Optum Idaho insists that all changes are part of its “commitment to ensuring that people are getting access to the right care at the right time,” said Becky diVittorio, executive director.

She said the Medicaid program Optum is creating in Idaho is more of a “member-centric” system that puts a focus on customized treatment plans — building goals based on a person’s strengths.

“We take provider payments very seriously. We work to ensure providers are paid in a timely and accurate fashion,” diVittorio said.

She said Optum has exceeded its contractual obligations to pay almost all “clean claims” — those for which it doesn’t need to request more information, for example — within 30 calendar days. In the first quarter of 2015, it paid all claims within 90 calendar days, she said.

“We have contracts with our providers, and we have a contract with the state,” diVittorio said. “We meet those agreements that we have, and we have supports in place for providers. ... That’s really important to us.”

She added that the company has provided mental-health first aid training to 200 people statewide in nine separate trainings. Idaho Medicaid members also are using peer-support services — akin to a supportive mentorship — at a growing rate, with usage increasing by 50 percent in the last six months of 2014.

Optum has increased the number of people receiving family therapy threefold, she said, to more than 14,000 people in the latest fiscal year. Optum increased the number receiving individual therapy by 41 percent, to more than 30,000 people.

But the Idaho Legislature in March directed its staff, through the Office of Performance Evaluations, to study the state’s $10.5 million-a-month contract with Optum. A report is expected in January.

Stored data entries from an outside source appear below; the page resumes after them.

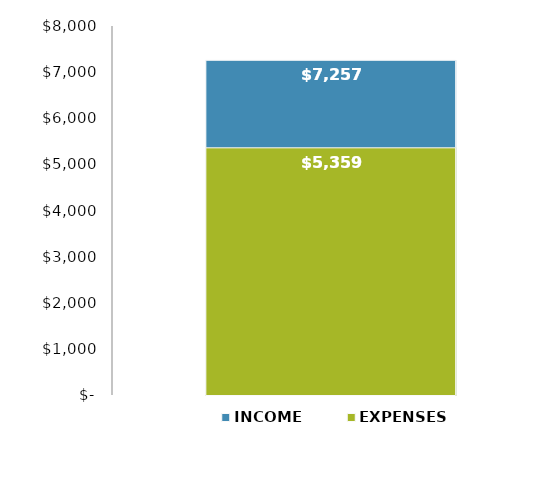
| Category | INCOME | EXPENSES |
|---|---|---|
| 0 | 7257 | 5359 |
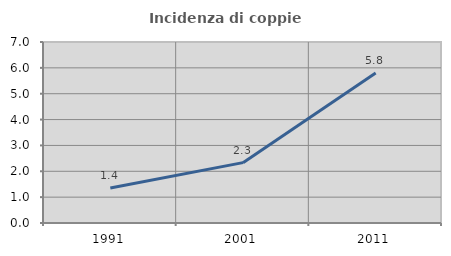
| Category | Incidenza di coppie miste |
|---|---|
| 1991.0 | 1.351 |
| 2001.0 | 2.335 |
| 2011.0 | 5.797 |

“Frankly, I think we may well have written a contract that was very difficult for any vendor to fulfill,” Rep. John Rusche, D-Lewiston, told Boise State Public Radio in March.

Ross Edmunds, who runs the Idaho Department of Health and Welfare’s behavioral health division, said there hasn’t been much of a change — increase or decrease — in the number of people being hospitalized for mental-health crisis in the past year.

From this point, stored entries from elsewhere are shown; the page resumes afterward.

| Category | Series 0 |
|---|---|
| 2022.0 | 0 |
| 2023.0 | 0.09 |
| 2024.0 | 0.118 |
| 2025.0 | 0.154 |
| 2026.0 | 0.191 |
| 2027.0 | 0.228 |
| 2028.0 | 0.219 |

But he points to progress:

•  The

settlement of a longtime lawsuit

over the state’s services for children with serious emotional disturbances.

•  New behavioral health boards are operating as a result of state overhauls, and the board for a district that includes Ada County has signed a contract with the Central District Health Department to create a less fragmented social-service safety net for people with mental illnesses and substance-abuse disorders. For example, when a person with addiction leaves inpatient care, he may now end up sleeping on his dealer’s couch. The health department and the board are tasked with finding ways to ensure that person can find housing instead.

•  The state’s first mental-health crisis center is open in Idaho Falls, and another is slated to open this year in Coeur d’Alene. They offer an alternative to the emergency room, or jail, for people in crisis. The department will request funding from the Idaho Legislature for a third center in the next budget cycle, he said.

Edmunds says that despite complaints from its local mental-health contractors, the state is satisfied that Optum has improved the effectiveness of Idaho’s limited mental-health Medicaid dollars, and companies that provide services seem to be adapting.

“I don’t hear near as much, quite honestly, from providers,” he said.

“My impression is Optum is consistent” when it comes to payments and approved services, he said. “Some of the waves in the ocean are kind of smoothing out.”

(Correction: A description of the Jeff D. lawsuit, over the state’s services for children with serious emotional disturbances, has been corrected.)